Calcium for Good Health
Calcium for Good Health
Most women are aware that a good intake of dietary calcium helps protect bones as you age. But if you’re thinking, “Yes, I’ve heard it all before,” consider this: Research from Rutgers University shows that one specific group of women may be underestimating just how much calcium they need.
In previous e-Alerts I’ve looked at studies that show how increased calcium can actually contribute to the success of a weight-loss diet. But the Rutgers study illustrates that a daily intake of calcium in excess of 1,200 mg may be a necessity for postmenopausal women who are trying to lose weight.
The Rutgers team examined calcium metabolism to estimate the amount of the mineral that’s actually absorbed by postmenopausal women attempting to lose weight by combining an exercise program with a restricted calorie diet.
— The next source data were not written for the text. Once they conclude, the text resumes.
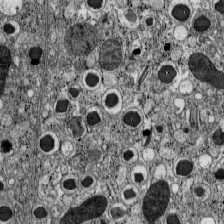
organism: C57BL Mouse
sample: Pancreatic islet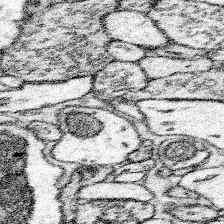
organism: Mouse
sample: Somatosensory cortex neuropil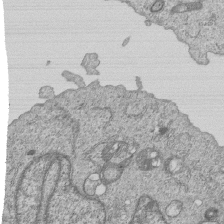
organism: Human
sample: MDA-MB-231 cells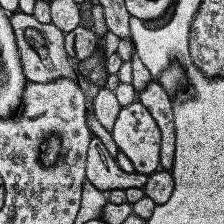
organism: Human
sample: Temporal Lobe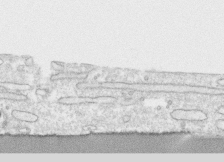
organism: Human
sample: CRL-1474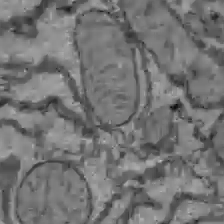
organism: C57BL Mouse
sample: Liver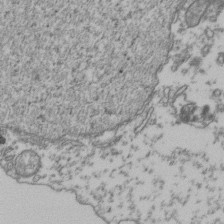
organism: Human
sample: Activated Jurkat CD4+ T cells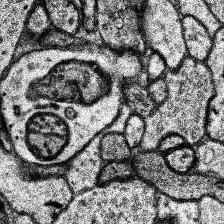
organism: Human
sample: Temporal Lobe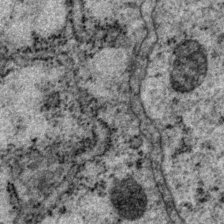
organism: P. pacificus
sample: Pharynx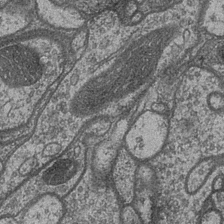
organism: Drosophila
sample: Optic medulla

In a trial of nearly 60 women, researchers found that women who exercised and reduced their calorie intake absorbed considerably less calcium than women who didn’t diet or exercise.
Women in the diet/exercise group required 2,000 mg of calcium per day to prevent bone loss.
But simply upping the calcium supplement dosage may not be a good solution for everyone. Calcium binds acids, which may cause indigestion in some people. So talk to your doctor about supplemental calcium, and be alert to potential digestive problems if you decide to increase your dose.